[Collected material Boundary: Start]
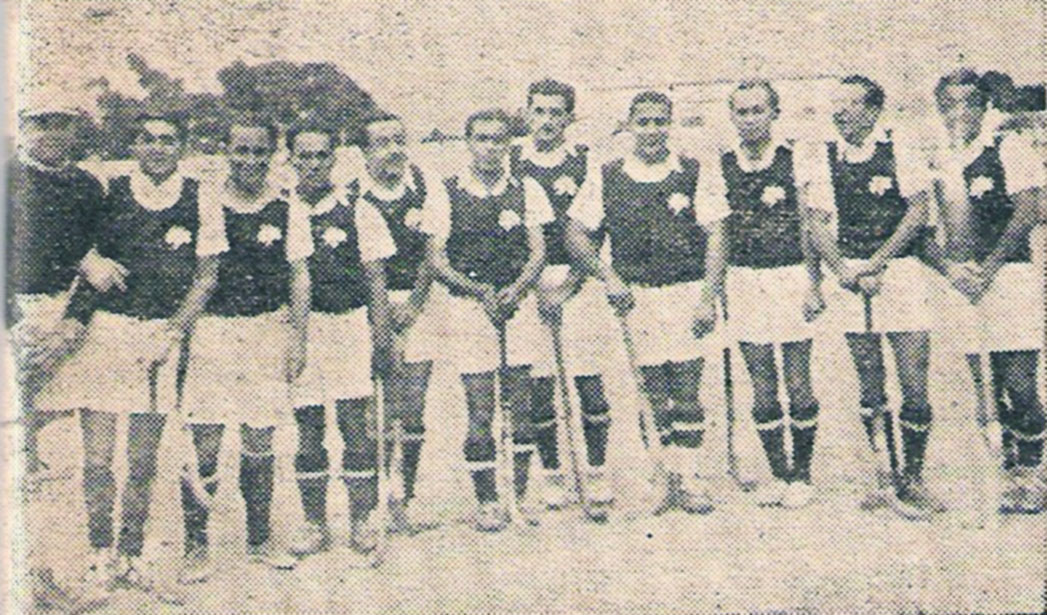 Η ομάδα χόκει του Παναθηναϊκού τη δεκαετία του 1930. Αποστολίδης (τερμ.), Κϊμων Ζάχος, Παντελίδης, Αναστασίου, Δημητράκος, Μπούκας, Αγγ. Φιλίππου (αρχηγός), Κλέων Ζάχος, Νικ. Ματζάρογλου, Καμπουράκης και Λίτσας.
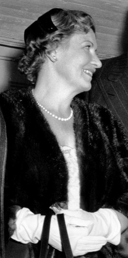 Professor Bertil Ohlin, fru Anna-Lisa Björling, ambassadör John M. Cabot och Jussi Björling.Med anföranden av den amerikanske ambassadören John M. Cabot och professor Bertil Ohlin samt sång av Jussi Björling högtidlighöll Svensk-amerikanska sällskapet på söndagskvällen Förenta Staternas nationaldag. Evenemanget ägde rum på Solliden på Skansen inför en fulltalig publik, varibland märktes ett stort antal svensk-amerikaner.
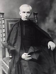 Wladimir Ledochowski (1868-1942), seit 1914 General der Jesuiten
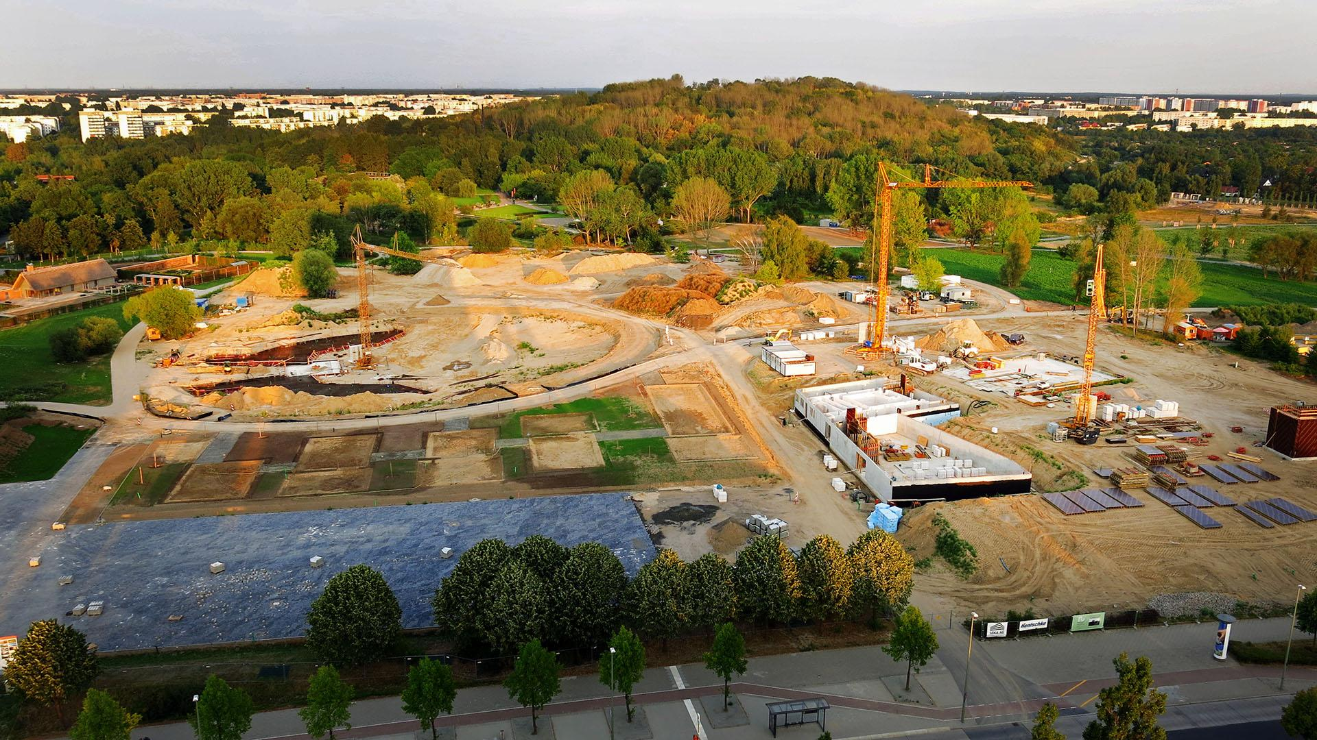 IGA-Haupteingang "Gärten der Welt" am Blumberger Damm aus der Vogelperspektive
[Collected material Boundary: End]
Activity:
Copy out the material above in full and exactly, but with no pictures.

Result for this task:
 Η ομάδα χόκει του Παναθηναϊκού τη δεκαετία του 1930. Αποστολίδης (τερμ.), Κϊμων Ζάχος, Παντελίδης, Αναστασίου, Δημητράκος, Μπούκας, Αγγ. Φιλίππου (αρχηγός), Κλέων Ζάχος, Νικ. Ματζάρογλου, Καμπουράκης και Λίτσας.
 Professor Bertil Ohlin, fru Anna-Lisa Björling, ambassadör John M. Cabot och Jussi Björling.Med anföranden av den amerikanske ambassadören John M. Cabot och professor Bertil Ohlin samt sång av Jussi Björling högtidlighöll Svensk-amerikanska sällskapet på söndagskvällen Förenta Staternas nationaldag. Evenemanget ägde rum på Solliden på Skansen inför en fulltalig publik, varibland märktes ett stort antal svensk-amerikaner.
 Wladimir Ledochowski (1868-1942), seit 1914 General der Jesuiten
 IGA-Haupteingang "Gärten der Welt" am Blumberger Damm aus der Vogelperspektive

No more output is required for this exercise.